No dia 27 do mês de outubro, próximo passado, numa coletiva à imprensa, o Conselho Permanente da Conferência Nacional dos Bispos do Brasil divulgou nota sobre a Proposta de Emenda à Constituição (PEC) 241/2016, apresentado pelo Poder Executivo. A referida Proposta é apresentada como fórmula para alcançar o equilíbrio dos gastos públicos. Porém, para fazer isso a PEC 241 “limita, a partir do ano que vem às despesas primárias do Estado, como a educação, saúde, infraestrutura, segurança, funcionalismo e outros, para os próximos 20 anos”. Os bispos discordam com a Proposta afirmando que é “injusta e seletiva” porque “obriga os trabalhadores e os pobres, justamente aqueles que realmente precisam do Estado para que seus direitos constitucionais sejam garantidos, a pagar a conta do descontrole dos gastos”. Segundo o Cardeal eleito Dom Sérgio da Rocha, Presidente Nacional da CNBB, a PEC 241 “supervaloriza o mercado em detrimento do Estado e garante, ainda, que a mesma é um afronte à Constituição de 1988, que garantem um limite mínimo de investimento nas áreas de saúde e educação”.

Os bispos estão convencidos que é muito importante que esta Proposta de Emenda à Constituição (PEC 241/2016) seja debatida muita mais e de uma maneira mais ampla e democrática.

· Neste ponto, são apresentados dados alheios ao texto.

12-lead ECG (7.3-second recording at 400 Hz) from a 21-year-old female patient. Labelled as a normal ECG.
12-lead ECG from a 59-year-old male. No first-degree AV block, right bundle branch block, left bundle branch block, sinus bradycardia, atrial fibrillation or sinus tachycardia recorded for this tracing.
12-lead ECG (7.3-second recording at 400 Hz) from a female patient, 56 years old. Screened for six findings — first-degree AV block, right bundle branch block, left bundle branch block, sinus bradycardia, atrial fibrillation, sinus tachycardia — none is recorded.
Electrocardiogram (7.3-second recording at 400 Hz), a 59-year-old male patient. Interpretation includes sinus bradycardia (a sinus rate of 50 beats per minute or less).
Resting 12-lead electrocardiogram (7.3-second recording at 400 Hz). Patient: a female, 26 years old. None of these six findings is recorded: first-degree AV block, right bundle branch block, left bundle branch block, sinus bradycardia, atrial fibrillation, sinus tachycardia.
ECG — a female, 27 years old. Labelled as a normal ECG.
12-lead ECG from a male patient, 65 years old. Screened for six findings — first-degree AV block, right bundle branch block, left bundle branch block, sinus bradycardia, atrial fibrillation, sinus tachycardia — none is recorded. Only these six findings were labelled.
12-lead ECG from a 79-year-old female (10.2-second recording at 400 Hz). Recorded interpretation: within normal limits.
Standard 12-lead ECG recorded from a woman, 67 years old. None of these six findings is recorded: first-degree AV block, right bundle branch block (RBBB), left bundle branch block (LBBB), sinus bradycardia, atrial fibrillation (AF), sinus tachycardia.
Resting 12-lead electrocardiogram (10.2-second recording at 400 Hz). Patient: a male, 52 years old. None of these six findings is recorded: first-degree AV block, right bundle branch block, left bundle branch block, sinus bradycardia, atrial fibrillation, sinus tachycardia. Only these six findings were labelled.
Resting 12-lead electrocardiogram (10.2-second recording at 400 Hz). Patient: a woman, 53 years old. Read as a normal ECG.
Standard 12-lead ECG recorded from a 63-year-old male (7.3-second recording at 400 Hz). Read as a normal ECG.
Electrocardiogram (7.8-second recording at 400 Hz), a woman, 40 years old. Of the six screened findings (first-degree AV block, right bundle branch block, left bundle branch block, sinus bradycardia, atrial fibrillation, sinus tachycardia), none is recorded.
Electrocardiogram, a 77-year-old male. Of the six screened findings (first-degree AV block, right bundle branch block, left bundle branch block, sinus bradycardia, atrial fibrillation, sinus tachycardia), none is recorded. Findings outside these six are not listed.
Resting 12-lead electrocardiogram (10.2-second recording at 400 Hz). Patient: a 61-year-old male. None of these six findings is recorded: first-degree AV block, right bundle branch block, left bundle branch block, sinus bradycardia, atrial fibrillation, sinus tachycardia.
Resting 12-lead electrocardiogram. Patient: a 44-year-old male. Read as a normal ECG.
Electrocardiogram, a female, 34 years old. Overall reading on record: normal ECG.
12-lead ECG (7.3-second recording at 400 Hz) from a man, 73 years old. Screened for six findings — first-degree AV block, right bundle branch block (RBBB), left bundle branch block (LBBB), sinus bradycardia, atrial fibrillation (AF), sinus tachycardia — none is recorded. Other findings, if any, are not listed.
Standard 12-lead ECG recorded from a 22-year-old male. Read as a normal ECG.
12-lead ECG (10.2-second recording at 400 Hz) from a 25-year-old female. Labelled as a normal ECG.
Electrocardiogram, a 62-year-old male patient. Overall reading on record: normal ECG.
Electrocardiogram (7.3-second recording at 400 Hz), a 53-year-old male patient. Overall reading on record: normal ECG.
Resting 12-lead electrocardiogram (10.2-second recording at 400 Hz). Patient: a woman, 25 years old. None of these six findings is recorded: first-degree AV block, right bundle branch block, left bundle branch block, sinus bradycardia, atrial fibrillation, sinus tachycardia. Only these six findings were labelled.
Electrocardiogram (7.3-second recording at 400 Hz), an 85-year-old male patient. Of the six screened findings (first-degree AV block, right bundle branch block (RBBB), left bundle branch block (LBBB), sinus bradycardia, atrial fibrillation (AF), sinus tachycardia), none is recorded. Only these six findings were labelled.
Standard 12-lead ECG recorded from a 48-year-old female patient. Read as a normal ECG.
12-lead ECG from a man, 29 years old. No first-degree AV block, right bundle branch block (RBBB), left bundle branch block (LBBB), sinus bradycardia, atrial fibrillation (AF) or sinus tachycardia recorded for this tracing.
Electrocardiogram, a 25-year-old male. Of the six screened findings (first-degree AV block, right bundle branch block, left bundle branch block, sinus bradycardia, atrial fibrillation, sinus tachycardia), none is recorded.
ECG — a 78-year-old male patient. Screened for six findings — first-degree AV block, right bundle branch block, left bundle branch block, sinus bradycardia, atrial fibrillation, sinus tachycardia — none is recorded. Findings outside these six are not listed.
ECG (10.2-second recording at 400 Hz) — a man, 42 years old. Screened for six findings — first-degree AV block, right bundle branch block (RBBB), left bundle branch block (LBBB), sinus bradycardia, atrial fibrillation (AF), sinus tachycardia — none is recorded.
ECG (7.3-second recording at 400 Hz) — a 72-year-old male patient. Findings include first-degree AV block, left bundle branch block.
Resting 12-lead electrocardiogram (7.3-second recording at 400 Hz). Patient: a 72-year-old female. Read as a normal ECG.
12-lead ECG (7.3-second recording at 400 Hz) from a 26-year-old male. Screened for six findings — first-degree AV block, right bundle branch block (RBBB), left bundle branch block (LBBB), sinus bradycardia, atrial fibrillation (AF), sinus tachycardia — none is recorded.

Dom Sérgio da Rocha ainda disse: “É claro que nós bispos temos interesse que os próprios parlamentares conheçam essa reflexão e  posição da Conferência Nacional dos Bispos do Brasil, especialmente o Senado já que a próxima etapa aconteceria lá”. O Vice – Presidente da CNBB, Dom Murilo Krieger,  afirmou que o Senado Federal tem a responsabilidade  de dialogar  amplamente com a sociedade.  “A sociedade não tem uma participação, ela foi colocada diante de uma situação e nem imagina as consequências, que serão duradoras”, e finalizou: “Então, se é uma solução ideal para o Brasil, porque não dialogar e envolver toda a sociedade?”. Talvez as preocupações dos bispos podem ser resumidas assim: “A proposta de Emenda à Constituição, a PEC 241/2016,  é injusta, seletiva, supervaloriza o mercado e afronta a Constituição”.

Pe. Brendan Coleman Mc Donald, Redentorista e Assessor da CNBB.